Türkiye’nin devlet ve hükümet olarak Kürdistan Bölgesel Yönetimi ile ilişki kurmadığı 2007-2008 döneminde, kendi amirlerinden önce, bu ilişkinin olması gerektiğini Amerikalıları mutlu edecek şekilde, onlara savunuyor muydun, savunmuyor muydun?
Savunuyordun.
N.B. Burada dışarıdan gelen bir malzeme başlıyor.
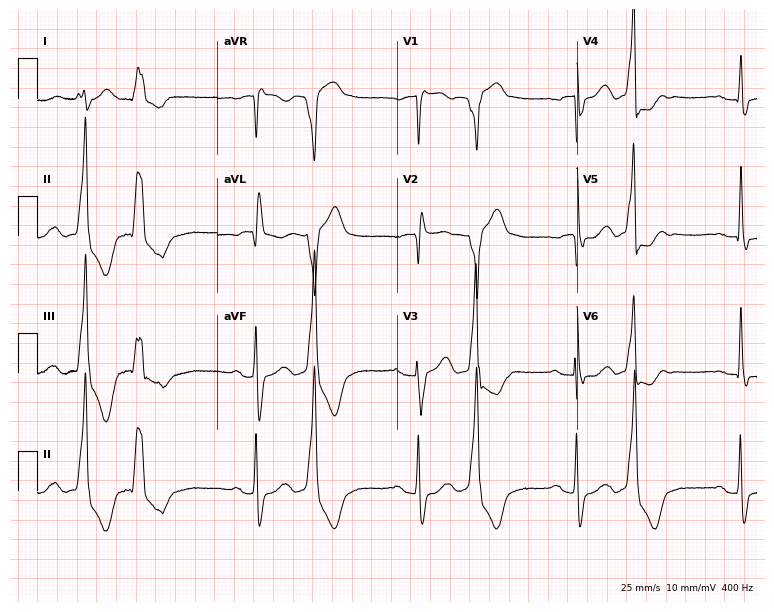
12-lead ECG from a male, 84 years old. Screened for six findings — first-degree AV block, right bundle branch block, left bundle branch block, sinus bradycardia, atrial fibrillation, sinus tachycardia — none is recorded.

Hatta Türkiye’nin Kürdistan Bölgesel Yönetimi ile Bağdat’ı atlayarak ve özellikle de hidrokarbon anlaşmaları yapması gerektiğini savunuyordun.
Bu konuda o kadar ileri gittin ki; ABD Büyükelçisi, Kürdistan Bölgesel Yönetimi ile bir anlaşma yapılacaksa bunun Irak Merkezi Hükümeti üzerinden yapılması gerektiği konusunda seni uyarmadı mı?
Sen, Kürdistan Bölgesel Yönetimi ile ilişkiler konusunda, Türkiye’deki kurumlar ve kişiler arasındaki görüş ayrılıklarını ABD’li diplomatlara anlattın mı, anlatmadın mı?
Hiç düşünmeden, çok ihtiyatsız bir şekilde, Türkiye’nin o sırada Irak Hükümetleriyle, PKK, Kürdistan Bölgesel Yönetimi ile ilişkiler, Kerkük ve hidrokarbon antlaşmaları üzerine yürüttüğü müzakerelerle ilgili, muhataplarına bilgiler verdin mi vermedin mi?
Verdinse ABD’nin kendi çıkarları doğrultusunda, bu bilgileri Iraklılara iletebileceğini hiç düşünmedin mi?
Bir diplomata yakışmayacak bir şekilde, Türkiye’nin, Irak’ın iç politikasına ilişkin değerlendirmelerini, seçimlerde kimleri destekleyeceğini, kimleri hiç istemediğini ayrıntılı olarak ABD’li diplomatlara açıkladın mı açıklamadın mı?
Bunu yaparken, Amerikalıların eline Türkiye’nin aleyhine kullanabilecekleri kozlar verdiğini hiç düşünmedin mi?
Amerikalı muhataplarına, Türkiye’nin Iraklı yetkililer nezdinde yüksek derecede güvenilirliği bulunduğunu tespit ettiğini, 11.06.2008 tarihli kriptoya göre “Türkiye’nin, ABD’nin Irak’taki geniş çıkarlarını desteklemek için daha fazla şeyler yapabileceğine ve yapması gerektiğine inandığını” söylüyorsun.
Yani daha yalın bir Türkçeyle, Türkiye’nin yüzlerce yıllık beraberliği olan Irak’ta yarattığı güven duygusunu ABD’nin çıkarları için kullanması gerektiğini söyledin mi, söylemedin mi?
Nitekim, 31.08.2007 tarihli kriptoya göre, Amerikalılar tarafından “kaynak” olarak nitelen bu arkadaş, Abdullah Gül’ün Cumhurbaşkanı seçilmesinden sonra, hükümetin artık Iraklı Kürtlerle doğrudan ilişki kurması gerektiğini fark ettiğini söyledin mi, söylemedin mi?
Aynı kriptoda yine bu kez, Türk Silahlı Kuvvetleri’nin Kürdistan Bağımsız Yönetimi ile ilişkiye girmek için onların PKK’ya karşı harekete geçmeleri yönündeki kuvvetli itirazını hükümetin halletmesi gerektiğini söyledin mi, söylemedin mi?
Ayrıca bu süreçte Irak politikası bağlamında, iki hükümet arasında yakın eş güdüm bulunması gereğine vurgu yaptın mı, yapmadın mı?
Bu süreçte Türk ve Amerikan hükümetleri arasında eş güdüm, senin arzularına da uygun bir şekilde iyi çalışmış ki, Ergenekon, Balyoz gibi birçok benzer dava tezgâhlanmış.
“Hakkımda yazılanlar komplo” diye insanları itham edip karalamaya çalışarak ahkam keserken, “Gerçeklerin bir gün ortaya çıkmak gibi bir huyu” olduğunu da unutmayacaksın.
Sahi, bütün bunları niye yaptın?
Sadece onlara yaranmak için mi, yoksa başka nedenlerin de var mıydı?
Senin dünyanda Türkiye’nin ulusal çıkarları diye bir düşünce yok mu?
Sen olsan, seni gibi davranan bir diplomata hangi sıfatı kullanırdın?
Hadi öt bakalım şimdi, bu yazılanlar da komplo mu?